Today, the enduring boatbuilder won't be found in a walnutlined boardroom, stuffed into a leather high-back chair, flanked by oil paintings of foreboding scions. The true boatbuilder will most likely be found hovering over plans of a new model or walking the factory floor interacting with the workers, collecting sawdust on his trousers as he makes the rounds. These are the builders who had their ears to the ground during the downturn, and took more immediate control of their businesses.
Riccardo Radice, president of Sessa Marine America, and son of Sessa President Raffaella Braga, illustrates this movement precisely. Over dinner in Miami a year ago, the Italian boatbuilder had a twinkle in his eye as he explained his vision of the new Sessa 68, and the family's overall philosophy. It was obvious to me that Sessa was very deliberate in their actions and wanted to produce a boat that reflected Sessa's sense of style and commitment to quality.

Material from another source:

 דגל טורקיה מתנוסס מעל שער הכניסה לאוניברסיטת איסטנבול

Fast forward one year, and I'm in the south of France and able to see the company's vision, interpreted by designer Christian Grande. "You see, you see here," said Riccardo, pointing to the 68's shapely transom. "We used some of the classic-car designs as an inspiration." Behold, the vents and grills could be from a late 1930s Packard. Even the afterdeck sunpad could be mistaken for a trundle seat reserved for a lovestruck couple.
Studying her profile before the sea trial, it was clear to me that the 68 was spawned by vision and passion first, was mulled over, and then worked its way to the computer screen and a finetuned design. It is understandably difficult to develop a new boat that looks, well, new. Sessa and Grande, however, succeed in accomplishing this in a profile and overall design that is fresh, yet reflects nautical pedigree. The hull flows aft from the deep-V to extended hull sides, creating the contours that might be found around the fender well of a classic car. This design element also increases interior volume.
When it came to engine selection, Sessa went for raw power and specified a pair of 1,360-horsepower MAN V12 diesels on our test boat, coupled to Twin Disc V-drives. (Standard power is a pair of 1,100-horspower MAN V10 diesels.) When I first drove the 68, she was still in the prototype stage, yet we achieved a top speed of 38 knots. (This speed, in my opinion, is plenty fast for a cruising boat such as the 68. In reality, unless you're sprinting to lunch in Catalina or Bimini in dead-calm seas, a high 20-knot cruise speed is where most of us will find comfort.) At about 2000 rpm, we easily achieved and maintained a cruising speed of 30 knots. She's relatively quiet at these speeds, with a sound reading of 78 decibels, and 82 decibels at top speed.
We accelerated past the 25-knot mark in less than 20 seconds with no tabs applied. Following the trend of many builders, an overhead sunroof can be opened to bring in light and air. While driving the 68, I almost forgot that I was pushing a 75,000-pluspound yacht through the water. It's a fun boat to drive, so the helmsman may wind up ignoring the autopilot to reserve the thrill of driving for himself.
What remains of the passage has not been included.